About this task: Before copying, remove every picture, and then repeat all entries below precisely as written.

Stored items
* * * * * * *

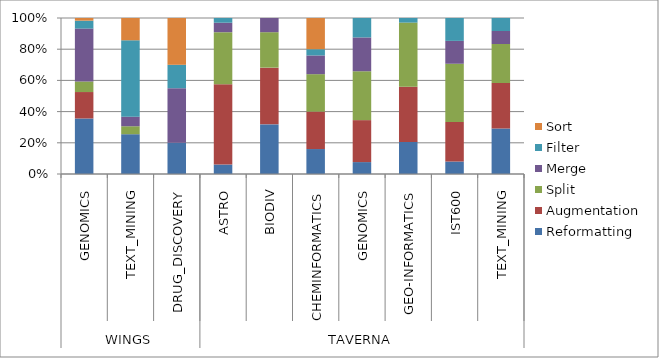
| Category | Reformatting | Augmentation | Split | Merge | Filter  | Sort |
|---|---|---|---|---|---|---|
| 0 | 21 | 10 | 4 | 20 | 3 | 1 |
| 1 | 25 | 0 | 5 | 6 | 48 | 14 |
| 2 | 4 | 0 | 0 | 7 | 3 | 6 |
| 3 | 2 | 17 | 11 | 2 | 1 | 0 |
| 4 | 7 | 8 | 5 | 2 | 0 | 0 |
| 5 | 4 | 6 | 6 | 3 | 1 | 5 |
| 6 | 19 | 67 | 78 | 54 | 31 | 0 |
| 7 | 7 | 12 | 14 | 0 | 1 | 0 |
| 8 | 6 | 19 | 28 | 11 | 11 | 0 |
| 9 | 7 | 7 | 6 | 2 | 2 | 0 |
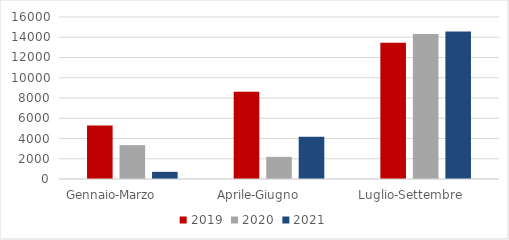
| Category | 2019 | 2020 | 2021 |
|---|---|---|---|
| Gennaio-Marzo           | 5292 | 3347 | 708 |
| Aprile-Giugno           | 8609 | 2187 | 4184 |
| Luglio-Settembre        | 13450 | 14328 | 14580 |
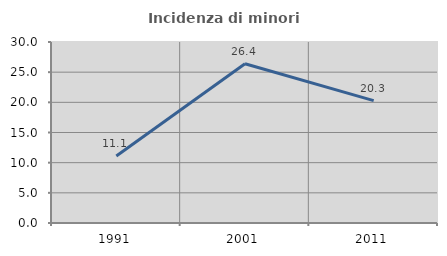
| Category | Incidenza di minori stranieri |
|---|---|
| 1991.0 | 11.111 |
| 2001.0 | 26.389 |
| 2011.0 | 20.28 |

* * * * * * *

Written response:
| Category | Reformatting | Augmentation | Split | Merge | Filter  | Sort |
|---|---|---|---|---|---|---|
| 0 | 21 | 10 | 4 | 20 | 3 | 1 |
| 1 | 25 | 0 | 5 | 6 | 48 | 14 |
| 2 | 4 | 0 | 0 | 7 | 3 | 6 |
| 3 | 2 | 17 | 11 | 2 | 1 | 0 |
| 4 | 7 | 8 | 5 | 2 | 0 | 0 |
| 5 | 4 | 6 | 6 | 3 | 1 | 5 |
| 6 | 19 | 67 | 78 | 54 | 31 | 0 |
| 7 | 7 | 12 | 14 | 0 | 1 | 0 |
| 8 | 6 | 19 | 28 | 11 | 11 | 0 |
| 9 | 7 | 7 | 6 | 2 | 2 | 0 |
| Category | 2019 | 2020 | 2021 |
|---|---|---|---|
| Gennaio-Marzo           | 5292 | 3347 | 708 |
| Aprile-Giugno           | 8609 | 2187 | 4184 |
| Luglio-Settembre        | 13450 | 14328 | 14580 |
| Category | Incidenza di minori stranieri |
|---|---|
| 1991.0 | 11.111 |
| 2001.0 | 26.389 |
| 2011.0 | 20.28 |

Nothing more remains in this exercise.